Revisit:
Crumb
Dir: Terry Zwigoff
1995
Revisit is a series of reviews highlighting past releases that now deserve a second look.
It is hard to believe that Crumb, Terry Zwigoff’s breakthrough documentary about comic book great Robert Crumb, has been out for 15 years. Though Crumb made a triumphant, unexpected return last year with his illustrated version of The Book of Genesis, the notoriously shy artist’s star has never been as visible as it was in 1995 when Zwigoff’s documentary took home the Grand Jury Prize at the Sundance Film Festival.
Director Zwigoff had been a friend of Robert Crumb for years, sharing a similar obsession with old blues 78 rpm records and playing in a band with the artist. Zwigoff spent nine years filming and editing the footage that would eventually become Crumb. If there is any sort of narrative running through the film, it is following the preparations of Crumb and his family to flee California for a new home in France.
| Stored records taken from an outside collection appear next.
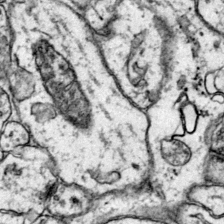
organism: Mouse
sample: Primary visual cortex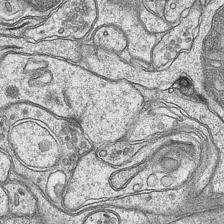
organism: Mouse
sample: CA1 Hippocampus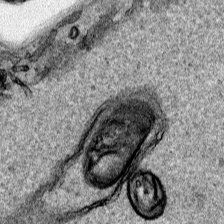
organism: Human
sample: Mitochondria in HCT116 cells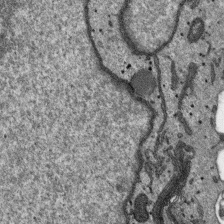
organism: Human
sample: Lung epithelial cells, uninfected (mock) control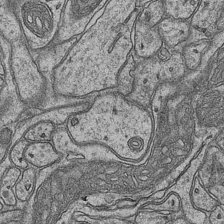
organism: Mouse
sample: CA1 Hippocampus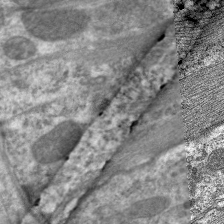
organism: C. elegans
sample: Pharynx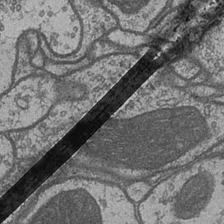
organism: Drosophila
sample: Optic medulla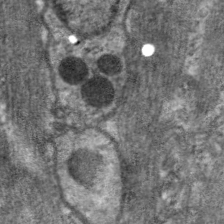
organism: C. elegans
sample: Pharynx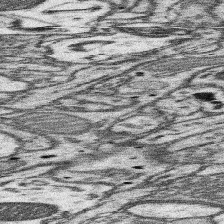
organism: Mouse
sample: Somatosensory cortex neuropil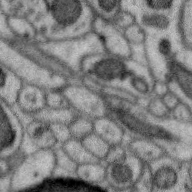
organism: Zebra finch
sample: Brain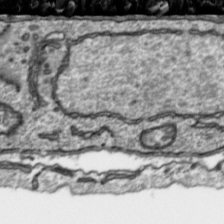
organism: Toxoplasma gondii
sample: Parasites in a vacuole inside a host cell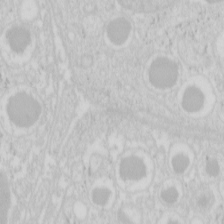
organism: Mouse
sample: Pancreas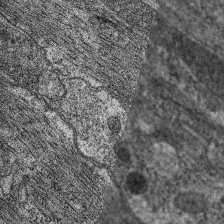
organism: C. elegans
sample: Pharynx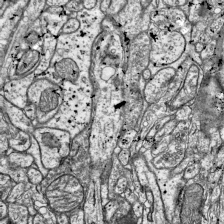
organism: Mouse
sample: Visual Cortex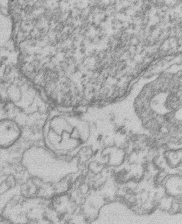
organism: Mouse
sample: T cell stromal cell synapse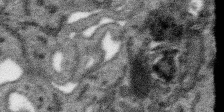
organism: Human
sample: Lung epithelial cells infected with SARS-CoV-2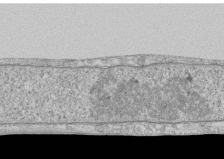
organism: Human
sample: CRL-1474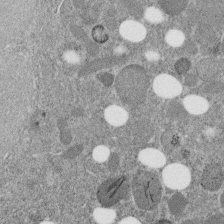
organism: C. elegans
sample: C. elegans embryo early stage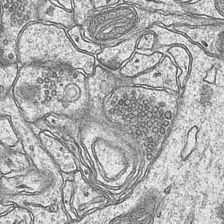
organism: Mouse
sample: CA1 Hippocampus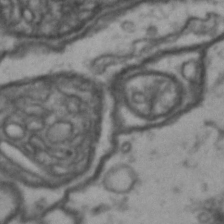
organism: Drosophila
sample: Brain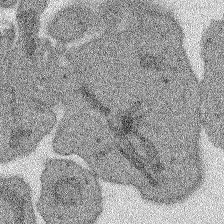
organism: Human
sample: HeLa cells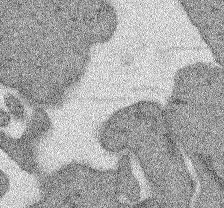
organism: Human
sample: HeLa cells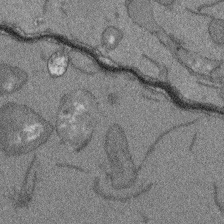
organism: Arabidopsis thaliana
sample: Root tip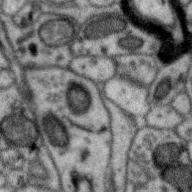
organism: Zebra finch
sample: Brain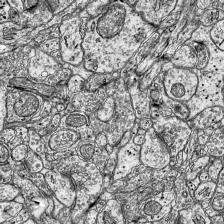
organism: Mouse
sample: Visual Cortex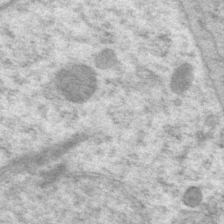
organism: P. pacificus
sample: Pharynx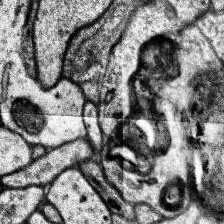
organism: Human
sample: Temporal Lobe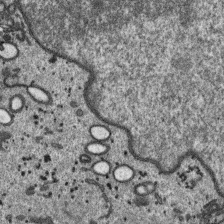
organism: Human
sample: Lung epithelial cells infected with SARS-CoV-2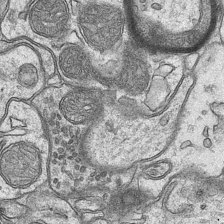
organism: Mouse
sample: CA1 Hippocampus

As we watch the Crumbs slowly extricate themselves from the United States, Zwigoff weaves in footage of the artist’s dysfunctional upbringing and the drawings that stemmed from it, leading Time art critic Robert Hughes to call him the “Brueghel of the last half of the twentieth century.”
But while the film, recently re-released on DVD by the Criterion Collection, focuses on Robert Crumb and his unusual brand of comics that are both funny and repulsive, Crumb gives almost equal focuses to older brother Charles, an artist in his own right that became a drug-addicted recluse, spending his adult years living with his mother before committing suicide in 1992.
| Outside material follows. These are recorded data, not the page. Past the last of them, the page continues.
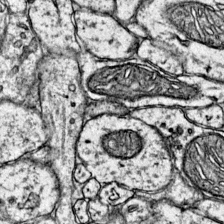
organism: Mouse
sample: Primary visual cortex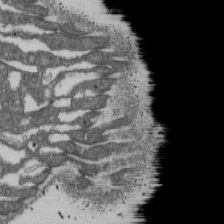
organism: Drosophila
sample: Nephrocyte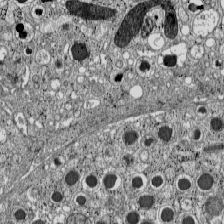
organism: C57BL Mouse
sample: Pancreatic islet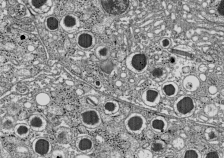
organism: C57BL Mouse
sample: Pancreatic islet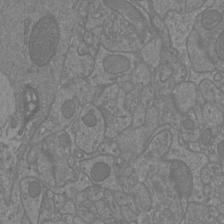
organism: Mouse
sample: Cortical neurons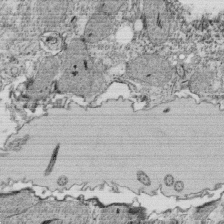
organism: Tetrahymena
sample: Cilia in tetrahymena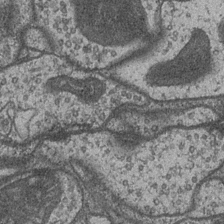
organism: Drosophila
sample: Optic medulla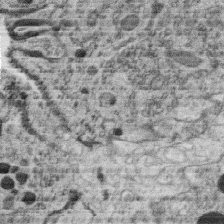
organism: C. elegans
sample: C. elegans oocyte; sperm cells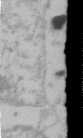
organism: Human
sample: U2-OS cells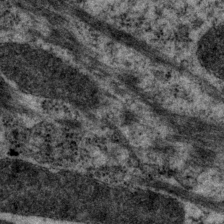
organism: P. pacificus
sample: Pharynx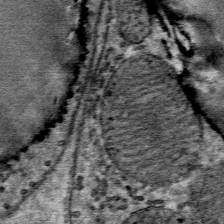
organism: Mouse
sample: Mouse Salivary gland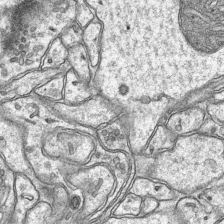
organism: Mouse
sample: CA1 Hippocampus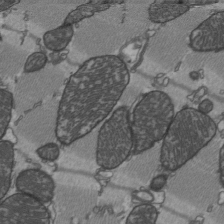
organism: C57BL Mouse
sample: Heart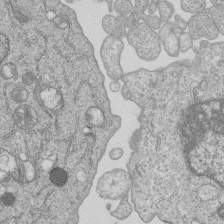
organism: Human
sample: MDA-MB-231 cells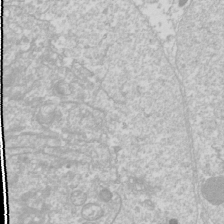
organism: Drosophila
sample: Cell division; meiosis; drosophila spermatocytes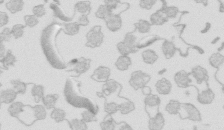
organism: Mouse
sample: Multiciliated cells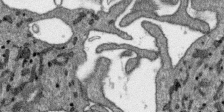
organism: Human
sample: Lung epithelial cells, uninfected (mock) control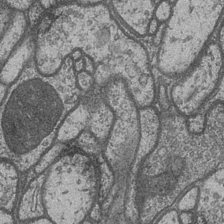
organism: Drosophila
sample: Optic medulla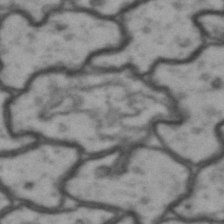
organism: Drosophila
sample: Brain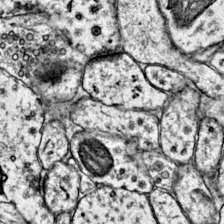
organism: Mouse
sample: Primary visual cortex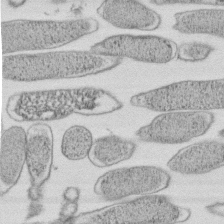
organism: E. coli
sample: Bacterial nucleoid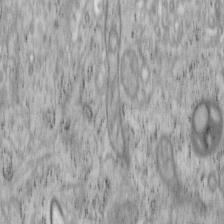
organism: Human
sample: HeLa cells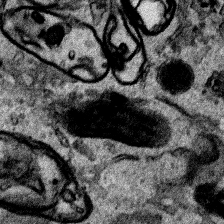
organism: Human
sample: Mitochondria in HCT116 cells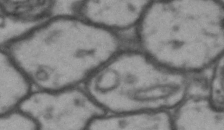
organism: Drosophila
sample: Brain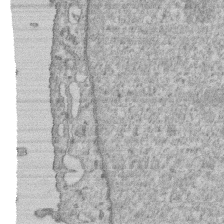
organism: Human
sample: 1205lu cells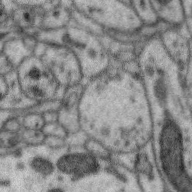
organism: Zebra finch
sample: Brain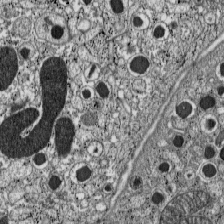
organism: C57BL Mouse
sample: Pancreatic islet

When writing about the film, critic Roger Ebert said, “Among documentaries about artists, Crumb is unusual in having access to the key players and biographical artifacts of Crumb’s entire life.” And this is quite true. Zwigoff is not only given unrestricted access to Crumb himself, but most of his family (two sisters refused to participate) and locations that figured prominently in his art. Most important of all is Charles who, according to Robert, became so obsessed with comics as a child that he conscripted the entire family into drawing them. But while Robert found drawing comics to be a lucrative outlet for battling his inner demons and hang-ups, Charles went further and further off the deep end, eventually filling entire notebooks with tiny scribbles. In his interviews, Charles is both articulate and self-deprecating, but it doesn’t take a shrink to see the heavy psychological damage behind his eyes. But the key rests in why Charles forced Robert and their brother Maxon to draw comics. He used them as a means of escape from a violent-tempered father and amphetamine-addicted mother. But beyond that, these comics created a fantasy world where he could milk a boyhood attraction to Treasure Island star Bobby Driscoll.
Sexual dysfunction is all over Crumb. Many of Robert’s most famous drawings involve monstrous bird-headed women with large asses and breasts or little men diving into a woman’s nether regions and emerging from her mouth. Zwigoff brings in numerous critics, from former Mother Jones editor Deidre English and cartoonist Trina Roberts, to discuss some of Robert’s more controversial works that have been decried as either racist or misogynistic. But putting these depraved scenes that race through his mind on paper is important to Robert. “If I don’t draw for a while, I get really crazy, depressed and suicidal,” Crumb says at the beginning of the film. Rather than condemn Robert for the horrible things he draws, Zwigoff leaves judgment up to the audience. Even English does not damn Crumb for his portrayal of women as commodities. Instead, she just is sad for him.
More than anything else, Crumb depicts a family haunted by a life of pain using the medium of art to reconcile those demons. While each of the three brothers speak in rational tones, you cannot deny the fetishes, attitudes and actions of the trio come from a place of deep hurt. It is rare to see any film reach so deeply, so unafraid into the human experience. It’s a harrowing, but worthwhile experience.